Andrea Martin is a 56-year old mother. A breast cancer survivor, she founded the Breast Cancer Fund (www.Breastcancerfund.org) to study the relationship between toxic chemicals and her disease. Though she suspected scientists would find some evidence of toxic chemicals in her body, she was astounded at the sheer number of chemicals present. “We are walking toxic sites,” she says. Today she is fighting brain cancer.

Andrea is left to wonder about the relationship between her cancers and the environmental contaminants stored in her body. Scientists do not have a definitive answer. No government agency has ever studied the health risked posed by the mixture of chemicals found in Andrea- or anyone else. Chemical companies do not have the answers either. Incredibly, they cannot predict which of their thousands of products will end up in our bodies. Or what their combined effects will be.

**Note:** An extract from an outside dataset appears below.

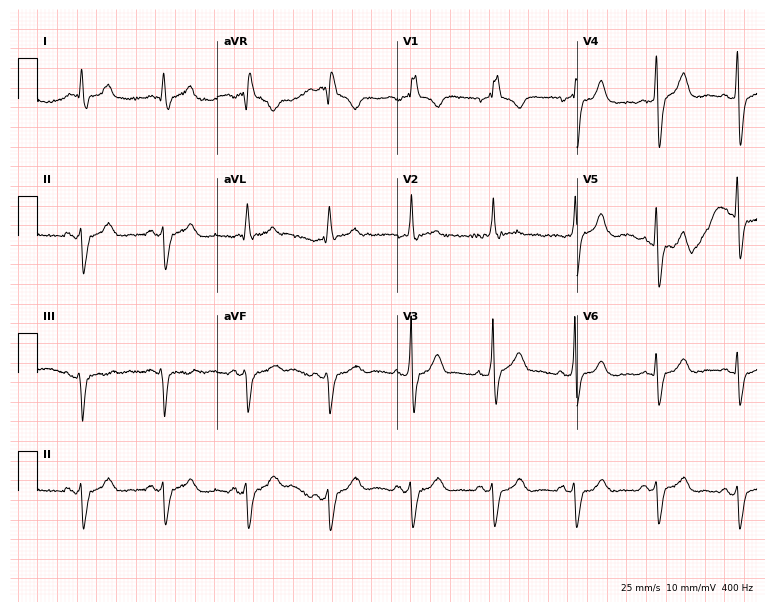
Resting 12-lead electrocardiogram. Patient: a male, 80 years old. None of these six findings is recorded: first-degree AV block, right bundle branch block, left bundle branch block, sinus bradycardia, atrial fibrillation, sinus tachycardia. Only these six findings were labelled.
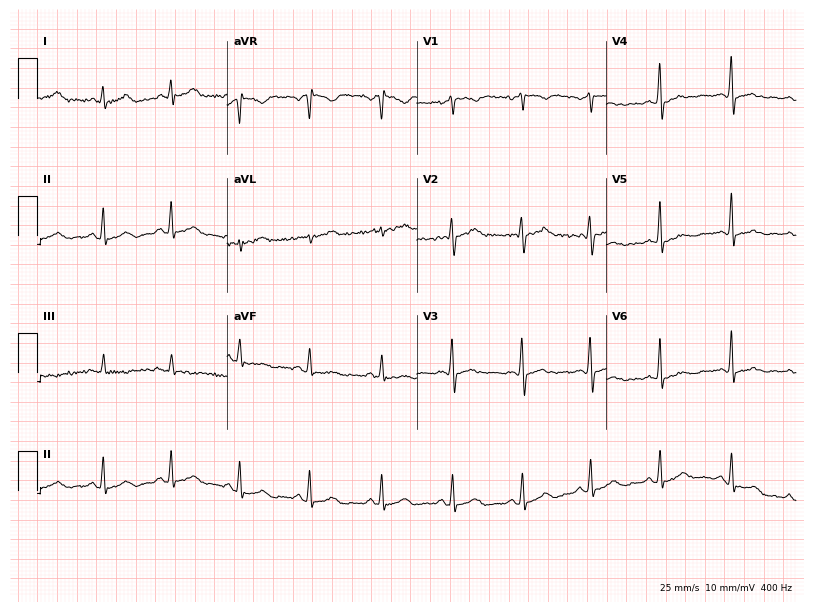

Chemical industry lobbyists are already assailing this and other studies by arguing that the level of chemicals in people is too small to cause disease. They actually say that toxic mixture of hundreds of contaminants in people is no concern. If that is the case, let them prove it with sound science before people are exposed.

“Body Burden” research like this study, and a forthcoming report from the federal Centers for Disease Control, raise legitimate health concerns. But chemical companies are pressuring our elected leaders to restrict new research and block common sense safeguards. If they succeed, you and your families, just as those in our test study, will continue to be these companies’ unwilling guinea pigs.